All posts tagged data

Privacy

Over at Miskatonic University Press, William Denton writes up a good summary of concerns about the Measure the Future project and privacy. In that post, he says:

Measure the Future has all the best intentions and will use safe methods, but still, it vibes hinky, this idea of putting sensors all over the library to measure where people walk and talk and, who knows, where body temperature goes up or which study rooms are the loudest … and then that would get correlated with borrowing or card swipes at the gate … and knowing that the spy agencies can hack into anything unless the most extreme security measures are taken and there’s never a moment’s lapse … well, it makes me hope they’ll be in close collaboration with the Library Freedom Project.

A fine, fine point, and one that I felt was important enough that I actually made sure to include a slide in my announcement presentation (which will be going up here on the blog asap) about privacy and how I am very aware of the potential issues here.

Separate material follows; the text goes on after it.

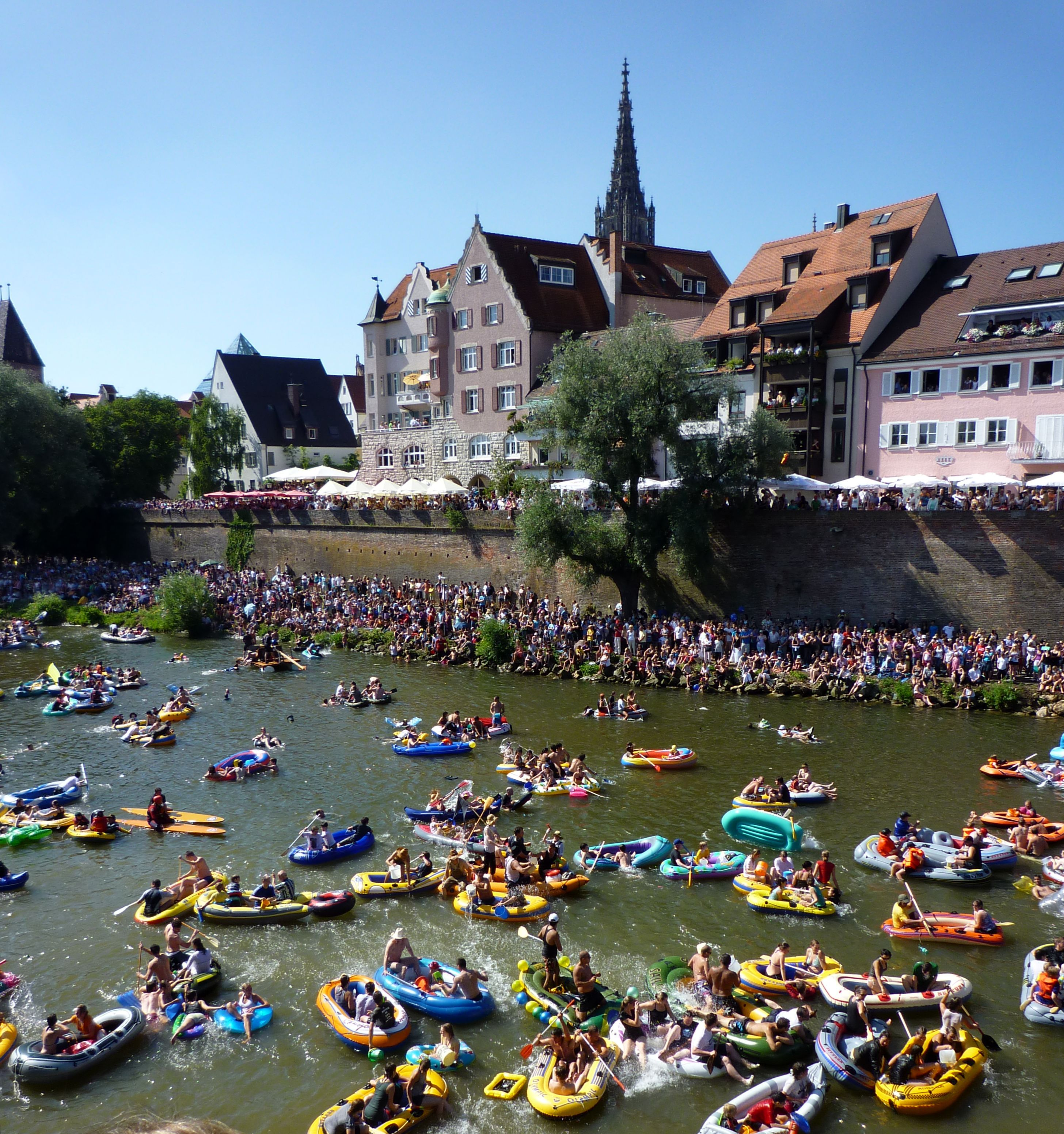 Ulm - Schwörmontagsfestzug -Nabada- auf der Donau_05

I have spent a decent amount of time thinking about the threat models for data of this type, and how to properly anonymize/aggregate the data collected by our sensors.

While we are still early on in the thinking about how best to collect the data we need, my best guess right now is that we will be using Machine Vision-based low-resolution image sensors to act as our “counters”. There are many, many ways to count people: laser tripwire sensors, infrared sensors, ultrasonic sensors, and more. But the one that gives us the most flexibility of placement, and handles two very tricky problems well (the multiple-body problem and being able to count directionality of movement) pretty well. Plus machine vision based sensors can get better faster via software updates than any of the other types.

Using these types of sensors, the data collected will be something like a timestamped interger along with a directional measure (into the space, out of the space). There won’t be any form of individualized tracking…we don’t need to know who the patron is, and we don’t care. Correlation with circulation data, which I do think will be incredibly valuable in order to see if browsing behaviors correlate with circulation, can be done without caring at all about patron information. All we need to know is if a book circulated (any book) in the range that was browsed (by anyone). It doesn’t matter for our purposes if it’s the same person doing both things, as we’re just going to be looking at correlation in large data sets.

Believe me, I understand how much this data could be abused. Not only do I plan to build measurement tools that respect patron privacy, I’m going to try and build tools whose data structures and management make it impossible for libraries to misuse the data at all. And I’m totally happy to work with The Library Freedom Project or anyone else that can help me make sure that our data is clean and free of concern.